Sunday Blog 11 11 2018

Sunday Blog 11 Nov 2018

To the Veterans, Thank You for serving and your sacrifice!

Today is my Godmother’s birthday. I sent scheduled messages to my cousins, her caretakers, at 11:11 am. I was up till 0430 as my pain was really bad. Started at 8 PM and just continued throughout the night and early morning. I pretty much slept all day. It was kind of hurting me when I woke up and stood up to use the bathroom but wasn’t really bad. I decided to take a shower after I brushed my teeth. I had to go back upstairs as I forgot PJs. I was damn near finished when the pain got worse. I got a pop tart from the back porch and cookies. My mother wanted me to bring some bleach to the kitchen so I did that as well. I made my coffee and ate what I brought out. I love the Starbucks iced coffee I bought. I sent a message to PeaPod asking them why their price was higher than the store price. It is ridiculous that I have to pay fifty cents more for it so it could be delivered.

Last night I was going through my pics as I wanted a pic of my Godmother and I to post on FB. While doing so, I found some pics of some baking photos of a cake I was making. I remembered I got the recipe from my friend that recently passed away. I plan on getting some cranberries so I can make the dish. Oh shit, I actually can’t make it as I need the baking dish that my barber has. I will text him tomorrow so I can get the dish Tuesday. Buses are running regular schedule tomorrow. I have my appointment with my therapist so will leave at 1030 am so I can try and write a bit before leaving for his office. I haven’t been too successful catching the 1137 bus so maybe an earlier bus might do it.

It’s cold in my room so I checked the temp. It is 40 degrees F. Barometric pressure is 30.23, which is up from last night of 29.98. No wonder I am in pain. I know there is a storm on its way. Something is going to hit Tuesday. Weather is going to be bad and we might get snow, but I think they said it would be up in the mountains. We’ll see. I have been trying to keep track of the barometric pressure but it has been difficult. I have a page in my notebook for it but I sometimes forget to write it down. I am a bad record keeper.

what a week

What a week!

I am sorry I haven’t been writing as frequently as I have. I have just been so exhausted by the end of the day that I can’t think and all I want to do is sleep. I am not sure what is going on, if I am having another depressive episode or if the testosterone is plummeting my energy. I haven’t been eating, and if I do, it is only one meal a day. If I remember to eat, it maybe two. I just have no appetite but have not seen any weight loss. I usually don’t have significant weight loss during these low appetite days anyways.
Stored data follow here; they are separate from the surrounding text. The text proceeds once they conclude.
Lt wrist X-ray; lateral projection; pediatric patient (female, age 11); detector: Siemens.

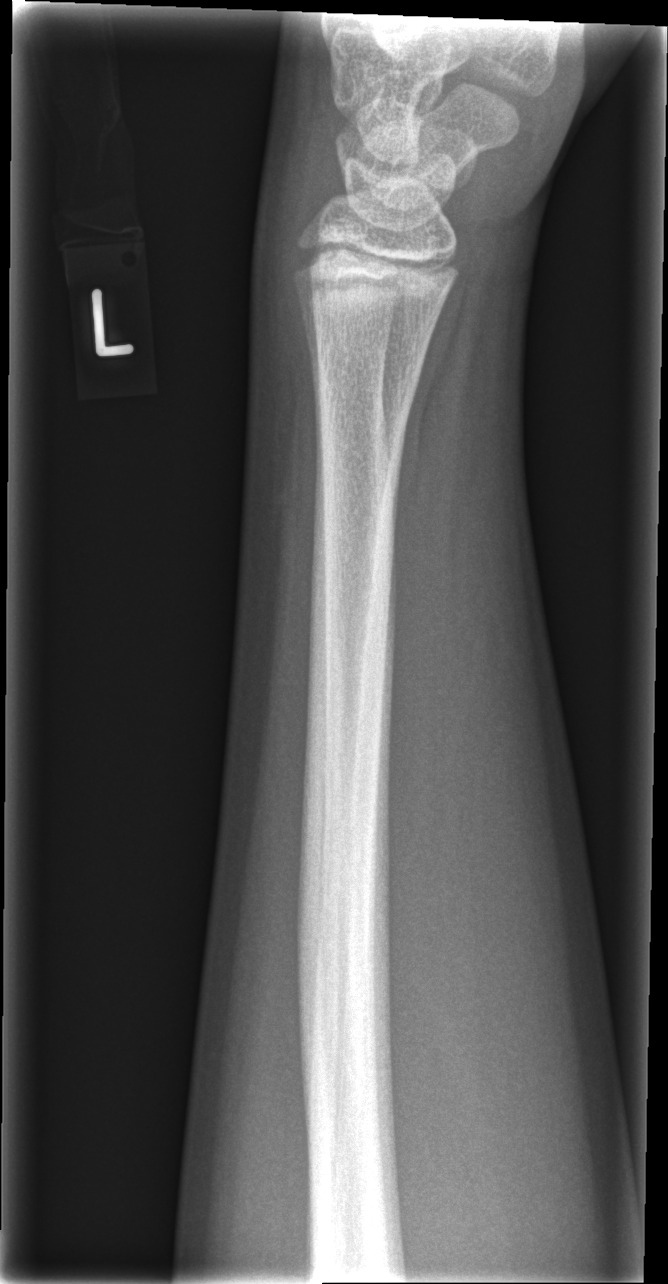

No fracture labeled.
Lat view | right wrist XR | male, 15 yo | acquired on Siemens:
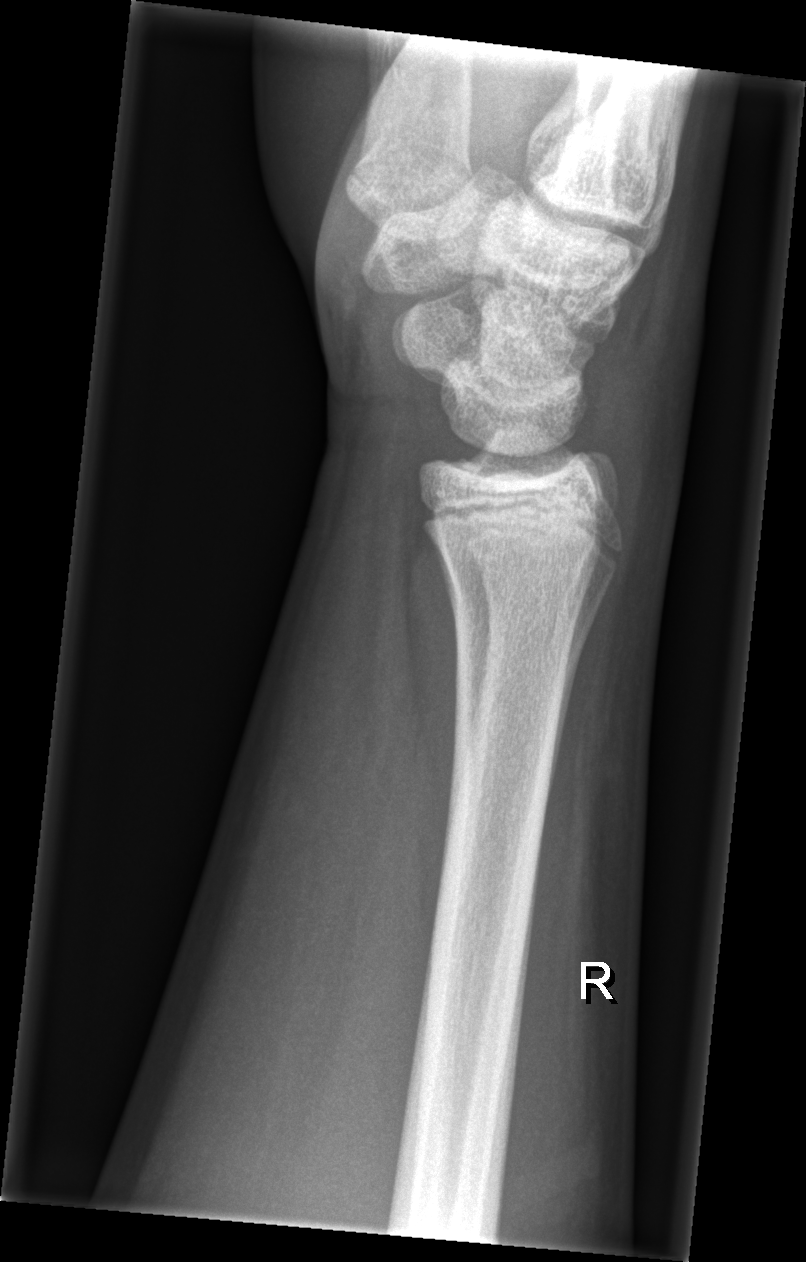
{"fracture": "none labeled"}
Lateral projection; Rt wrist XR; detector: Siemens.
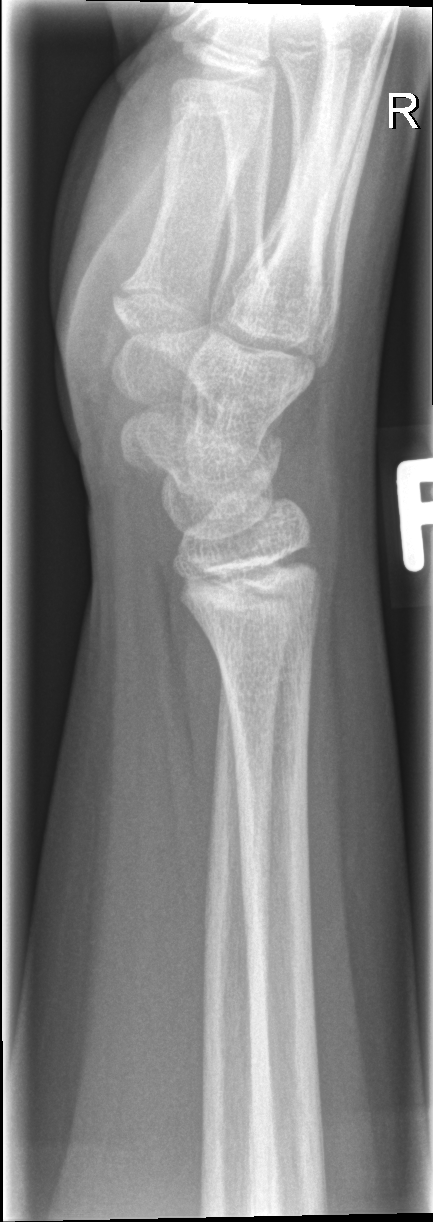 fracture = none labeled
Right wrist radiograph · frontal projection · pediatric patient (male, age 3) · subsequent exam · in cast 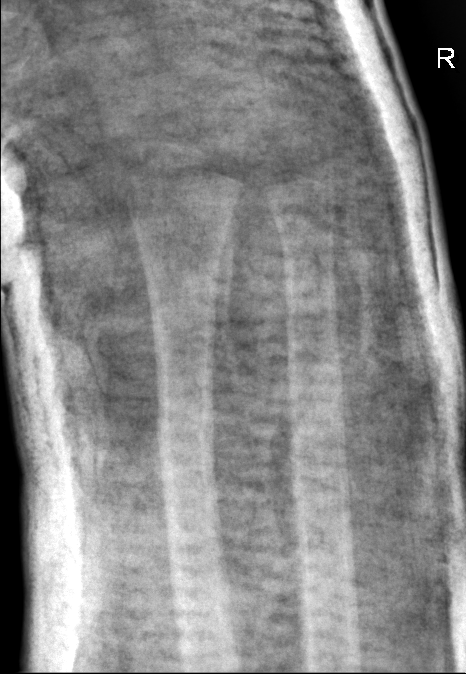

I have been going to my appointments. Wednesday was therapy and it went okay. We didn’t talk much about anything. I just talked about anything I could think of to pass the time. It is hard when he doesn’t ask questions about how I am doing so I just pass things off like I am okay. I had to skip two appointments with him because of pain. My heel pain is plantar fasciitis. I saw a podiatrist on Monday as I couldn’t stand the pain anymore. He wanted to give me a cortisone shot and I said no. Everything is cortisone, but I don’t believe in them. There hasn’t been good data on them helping so I don’t even know why they are still offered.

Thursday I had the pain program. OT wants me to work on using the Recognise app. It is to help train my brain to know my foot is there or something along those lines. I am just to do the basic and to do it a few times a day. I haven’t done it at all today because I was so busy. PT wore me out. She had me walk for six minutes and then I had to do squats with a chair for 20 seconds. My legs were killing me. Then she had me do some stretching exercises for my calf. That set off a flare last night. I was not happy. I didn’t do that shit today either. I thought I might be able to while baking (see below) but I didn’t have a chance as I was in so much pain with my heel. I think I might have to wear sneakers around the house rather than slippers.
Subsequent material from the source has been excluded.